Exercise objective - Starting with the line that holds "sample: Liver" and stopping after the line that holds "sample: Pancreas", repeat the lines below word for word, without the pictures.

Supplied data -
--------------------

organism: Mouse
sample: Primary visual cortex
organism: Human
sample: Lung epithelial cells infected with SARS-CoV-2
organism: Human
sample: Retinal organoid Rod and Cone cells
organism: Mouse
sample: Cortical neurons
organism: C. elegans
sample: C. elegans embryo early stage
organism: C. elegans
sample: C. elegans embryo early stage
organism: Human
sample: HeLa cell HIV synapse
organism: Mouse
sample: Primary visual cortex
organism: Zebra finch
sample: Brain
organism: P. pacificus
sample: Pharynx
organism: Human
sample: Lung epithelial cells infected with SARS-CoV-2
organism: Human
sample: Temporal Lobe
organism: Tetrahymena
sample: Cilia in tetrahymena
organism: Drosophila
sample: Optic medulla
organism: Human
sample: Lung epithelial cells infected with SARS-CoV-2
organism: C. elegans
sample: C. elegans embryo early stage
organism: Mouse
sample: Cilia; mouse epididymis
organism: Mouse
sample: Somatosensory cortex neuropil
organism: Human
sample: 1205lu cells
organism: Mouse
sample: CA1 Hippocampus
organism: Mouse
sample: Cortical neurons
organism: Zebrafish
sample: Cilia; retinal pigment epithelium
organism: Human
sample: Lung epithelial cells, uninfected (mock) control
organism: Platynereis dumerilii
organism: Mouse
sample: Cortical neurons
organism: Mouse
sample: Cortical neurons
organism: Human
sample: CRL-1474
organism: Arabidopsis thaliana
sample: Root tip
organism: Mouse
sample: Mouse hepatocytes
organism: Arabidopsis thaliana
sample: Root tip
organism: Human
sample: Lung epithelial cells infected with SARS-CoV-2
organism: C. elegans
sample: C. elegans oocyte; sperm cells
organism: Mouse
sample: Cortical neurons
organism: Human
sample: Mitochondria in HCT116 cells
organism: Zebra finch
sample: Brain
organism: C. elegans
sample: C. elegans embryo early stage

--------------------

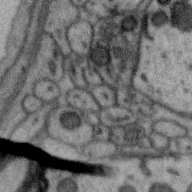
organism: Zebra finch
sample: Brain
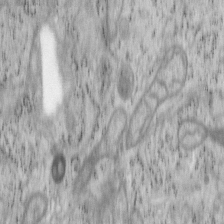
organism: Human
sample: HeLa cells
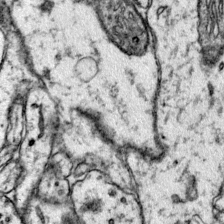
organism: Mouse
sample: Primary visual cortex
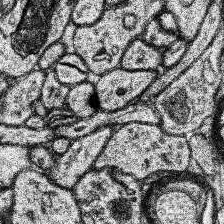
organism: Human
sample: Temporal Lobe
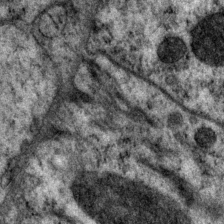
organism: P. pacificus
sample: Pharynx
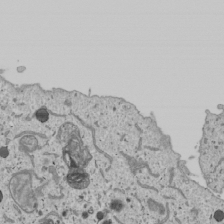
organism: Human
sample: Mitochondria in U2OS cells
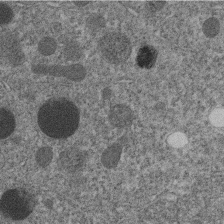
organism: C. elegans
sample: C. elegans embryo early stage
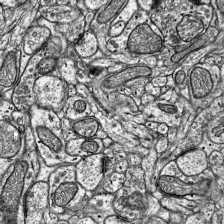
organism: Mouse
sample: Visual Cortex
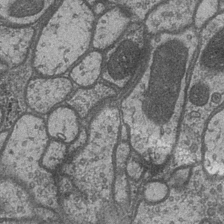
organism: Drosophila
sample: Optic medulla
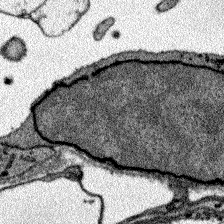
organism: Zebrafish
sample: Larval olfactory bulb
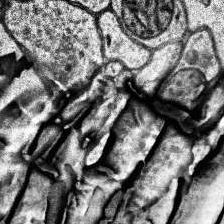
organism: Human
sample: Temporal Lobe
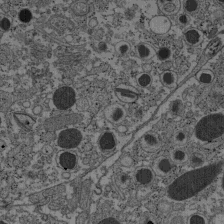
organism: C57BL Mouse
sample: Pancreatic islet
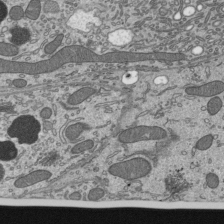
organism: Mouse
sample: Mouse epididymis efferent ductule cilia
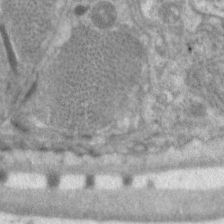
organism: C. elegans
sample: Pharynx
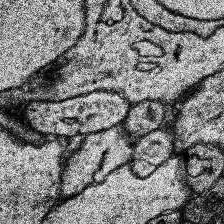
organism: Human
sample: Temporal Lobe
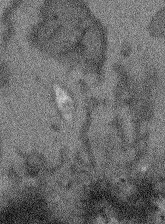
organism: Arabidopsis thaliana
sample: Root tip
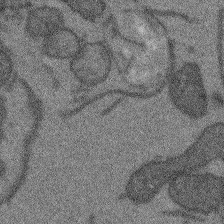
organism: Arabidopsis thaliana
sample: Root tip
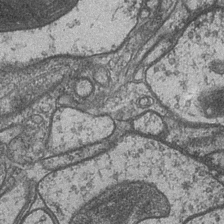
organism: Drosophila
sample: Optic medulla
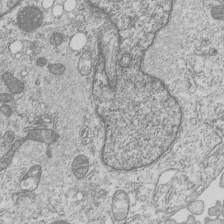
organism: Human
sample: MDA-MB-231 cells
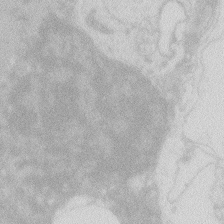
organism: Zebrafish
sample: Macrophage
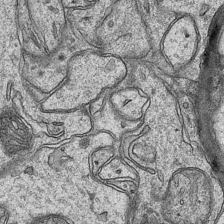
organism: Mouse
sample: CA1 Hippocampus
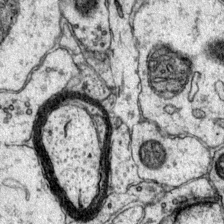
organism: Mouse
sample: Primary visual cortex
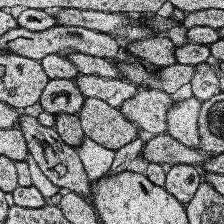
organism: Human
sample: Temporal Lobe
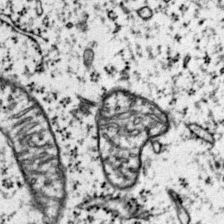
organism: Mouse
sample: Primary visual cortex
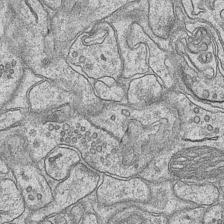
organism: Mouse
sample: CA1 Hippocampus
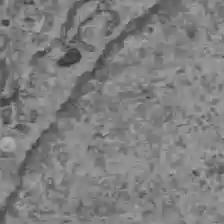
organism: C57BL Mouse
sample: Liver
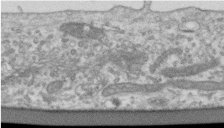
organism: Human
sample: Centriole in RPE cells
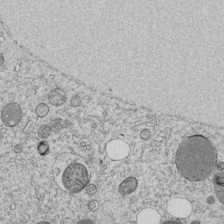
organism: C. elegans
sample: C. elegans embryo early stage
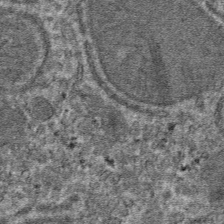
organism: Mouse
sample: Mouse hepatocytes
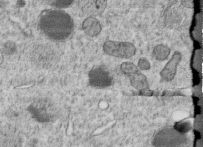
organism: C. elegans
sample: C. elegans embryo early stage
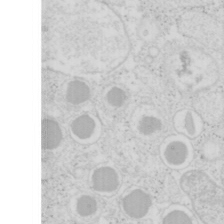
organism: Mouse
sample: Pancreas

--------------------

Response to this exercise -
sample: Liver
organism: Human
sample: Centriole in RPE cells
organism: C. elegans
sample: C. elegans embryo early stage
organism: Mouse
sample: Mouse hepatocytes
organism: C. elegans
sample: C. elegans embryo early stage
organism: Mouse
sample: Pancreas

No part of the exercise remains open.